Разбудила меня тишина. Я открыл глаза и увидел залитую светом платформу с тракторами впереди меня. Поезд стоял на какой-то станции и поверх грузового вагона на соседнем пути виднелись крыша станционного здания с прожектором и верхушки пирамидальных тополей.
Я закрыл глаза и задремал, но тут послышались чьи-то шаги, дверца распахнулась, меня выдернули из кабины, протащили по платформе и швырнули вниз. Я упал на замазученный гравий к ногам милицейского сержанта. Рядом с ним, приподняв костлявые плечи и вскинув птичье личико, стоял хилый мужичок в форме железнодорожника. Еще один, светя фонарем, ходил по платформе и проверял пломбы на тракторах.
— Остальные все целы! — крикнул он. — Ты, Адам, проверь-ка у него рюкзачок!
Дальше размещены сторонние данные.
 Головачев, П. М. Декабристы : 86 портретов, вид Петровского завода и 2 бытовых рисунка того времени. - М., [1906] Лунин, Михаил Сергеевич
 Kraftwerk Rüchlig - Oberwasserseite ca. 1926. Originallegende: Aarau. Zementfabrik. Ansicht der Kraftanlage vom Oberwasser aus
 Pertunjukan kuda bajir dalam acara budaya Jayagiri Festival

— Ты что в тракторе делал, а? Запчасти воровал? — спросил меня хилый Адам почему-то свистящим шепотом и тыча мне в лицо фонарем.
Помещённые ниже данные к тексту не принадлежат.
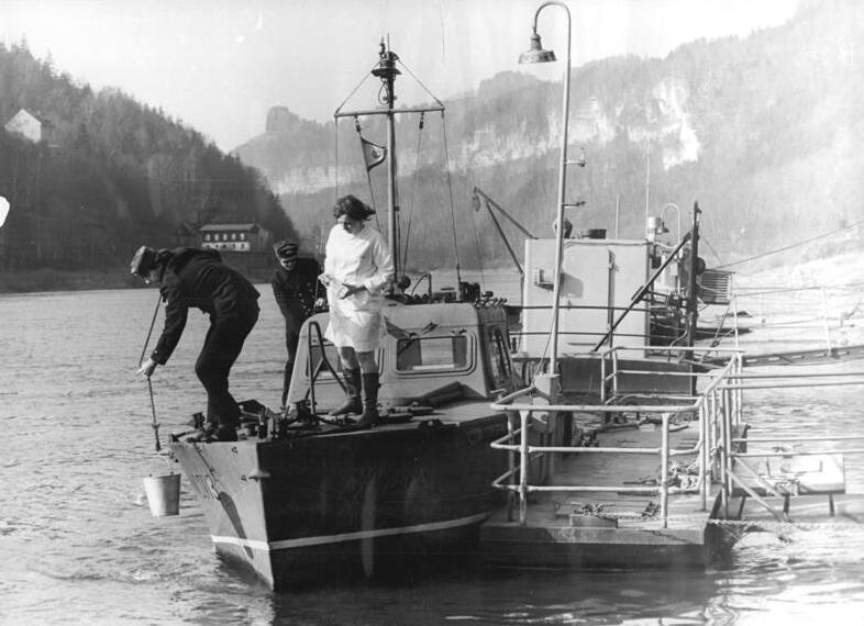 Dresden, Elbe, Entnahme einer Wasserprobe ADN-ZB Häßler 6.3.74 Bez. Dresden: Täglich Untersuchungen des Elbwasser – Täglich untersuchen die Chemieingenieure und -Laborantinnen der Oberflußmeisterei Obere Elbe-Mulde die Beschaffenheit der Elbe. Wolfgang Viehweger und Klaus Frenzel von der Abteilung Gewässeraufsicht sowie die Laborantin Ingrid Pohl entnehmen eine Probe aus der Elbe (Foto). Anschließend wird das Wasser in modern eingerichteten Labors auf organische Belastung sowie Sauerstoff-, Phenol- und Salzgehalt getestet. Kontinuierlich alle 14 Tage nehmen auch Experten aus der benachbarten CSSR an dieser Untersuchung teil.
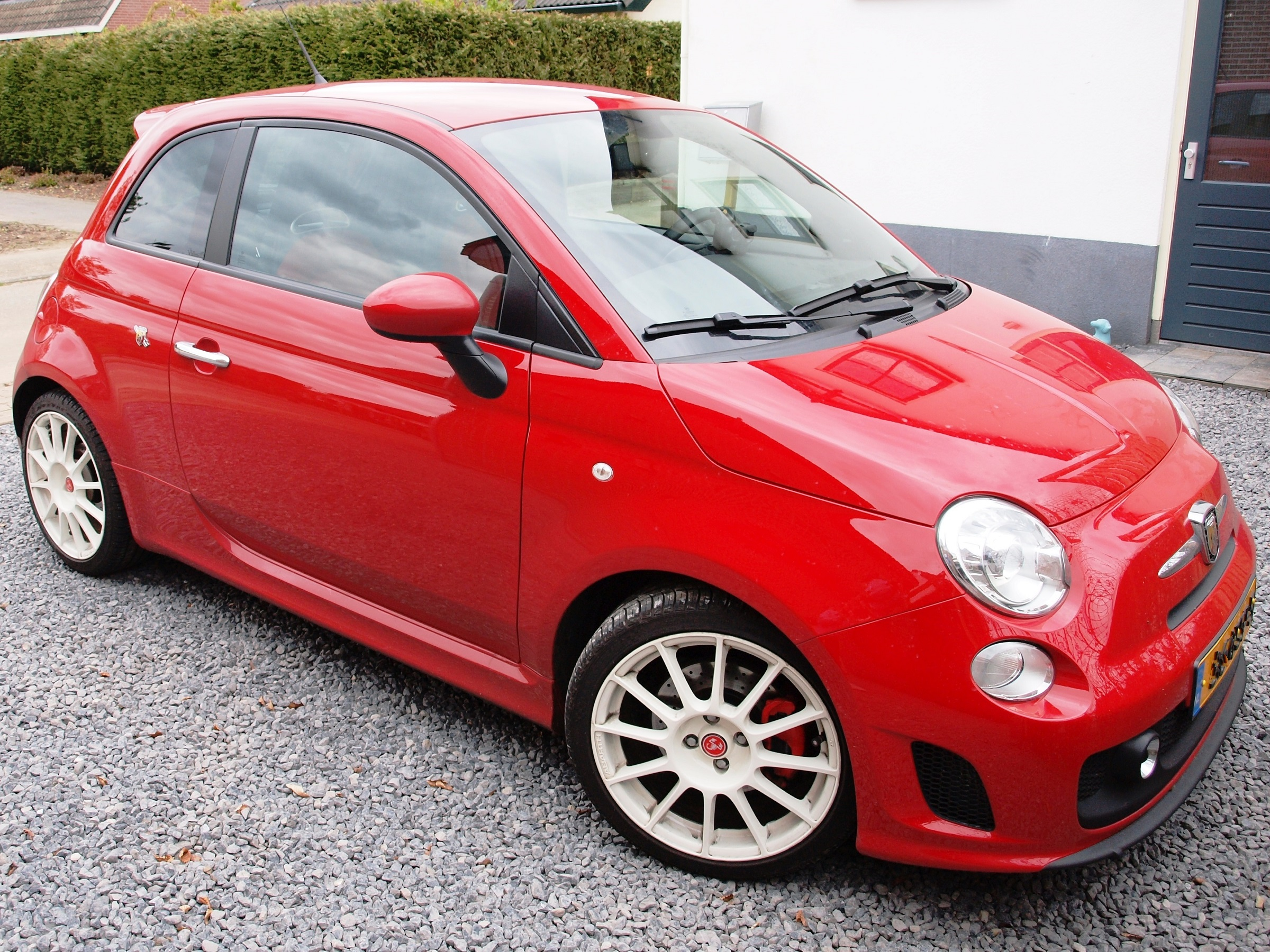 Abarth 500 Esseesse, Rood

Он, наверно, испугался меня тогда — на платформе и не мог мне этот страх простить. Наверно, думал — бандит, рецидивист, а тут длинноволосый, тощий, грязный подросток с отупелым лицом и непонимающими глазами.
— Ты что там, паскуда, делал! — закричал он плачуще и замахал фонарем, часто поглядывая на сержанта.
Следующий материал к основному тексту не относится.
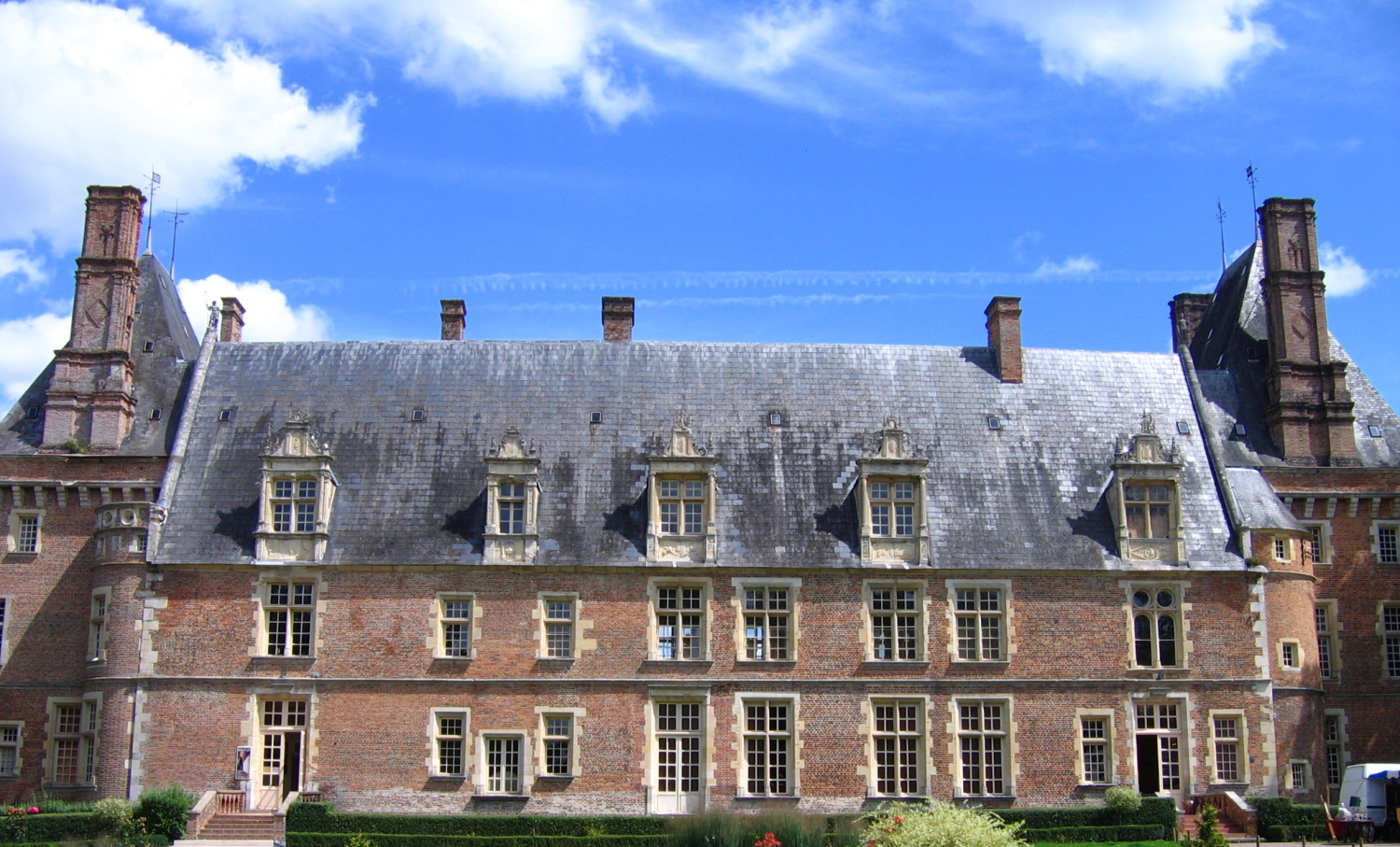 Château de Saint-Amand-en-Puisaye (Nièvre)

Сержант, позевывая, поднял мне руки, похлопал ладонями по штанинам, по бокам и взялся за рюкзачок. Я так и стоял с поднятыми руками, не зная, можно ли их опустить.
— Отвечай! — заорал хилый и, птичьей лапкой вцепившись мне в ворот рубахи, начал его скручивать, оскалив нескладные желтоватые зубы.
Он был мне под подбородок, но я терпел, потому что рядом была милиция, а я был кругом, как ни крути, виноват.
— Спал… — буркнул я и оттолкнул его легонько, чтоб не душил.
Он храпнул, размахнулся и, мельком глянув на сержанта, который тряс рюкзак, привстав на цыпочки, ударил меня по лицу. И опять замахнулся. Я отшатнулся, защищаясь, поймал его руку и оттолкнул.
— Петро! — закричал хилый радостно и уже стервенея от злобы. — Он на меня руку поднял! Иди сюда, Петро!
— Нечего свои распускать, — хмуро сказал сержант, подняв глаза от рюкзака, и уже строго прикрикнул: — А ну — стоять! А то обоих заберу!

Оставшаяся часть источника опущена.